THE DATA
· · · ·

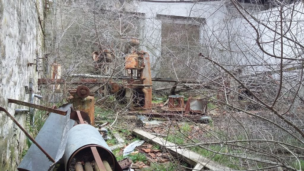 Zona donde se realizaban los diferentes trabajos
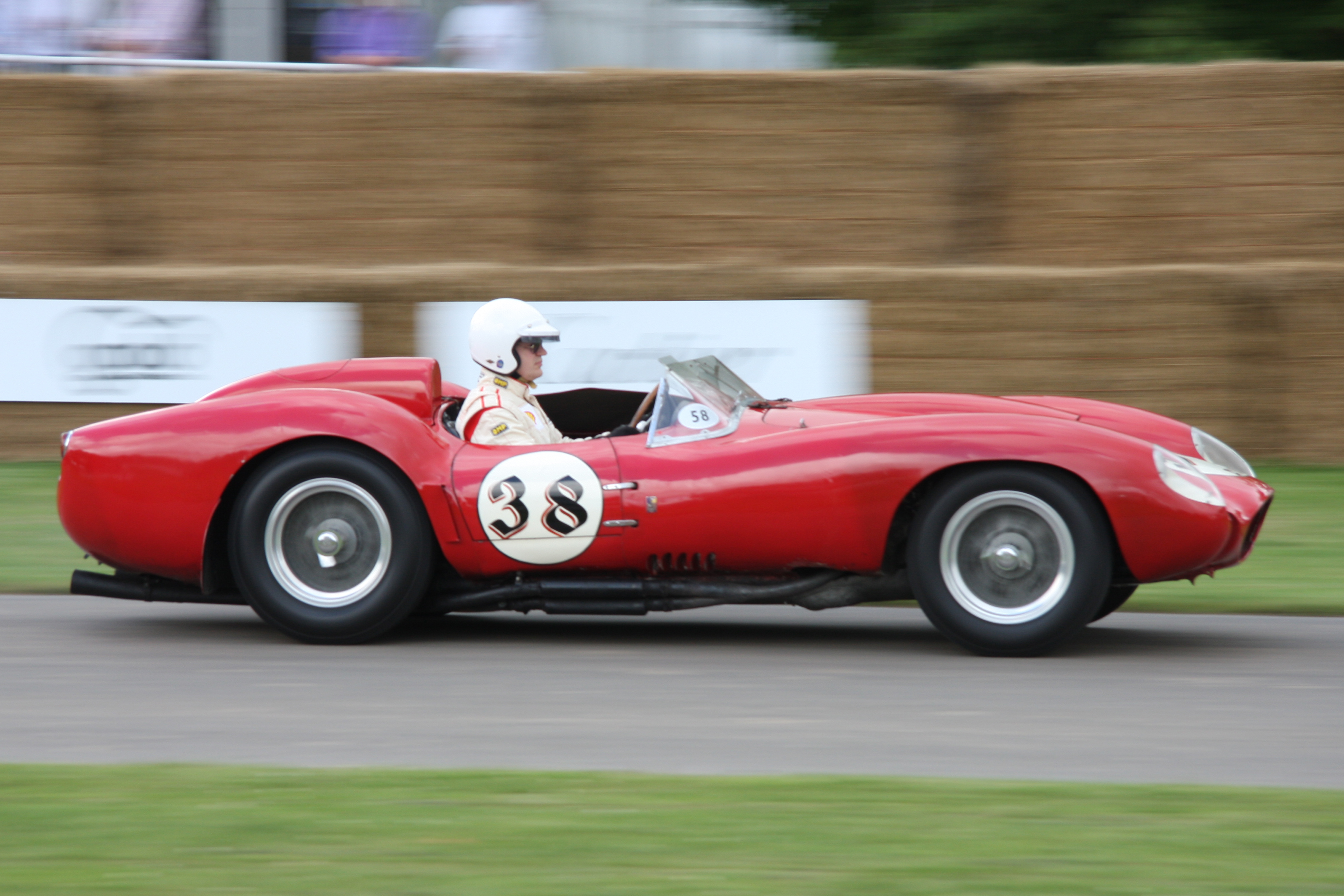 Built 1957. 3 litre V12
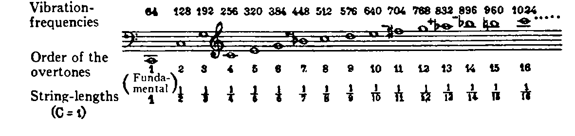 SerieArmonicos

· · · ·

WHAT YOU WILL DO
The whole listing above needs to be copied exactly; please keep the pictures out.

YOUR SOLUTION
 Zona donde se realizaban los diferentes trabajos
 Built 1957. 3 litre V12
 SerieArmonicos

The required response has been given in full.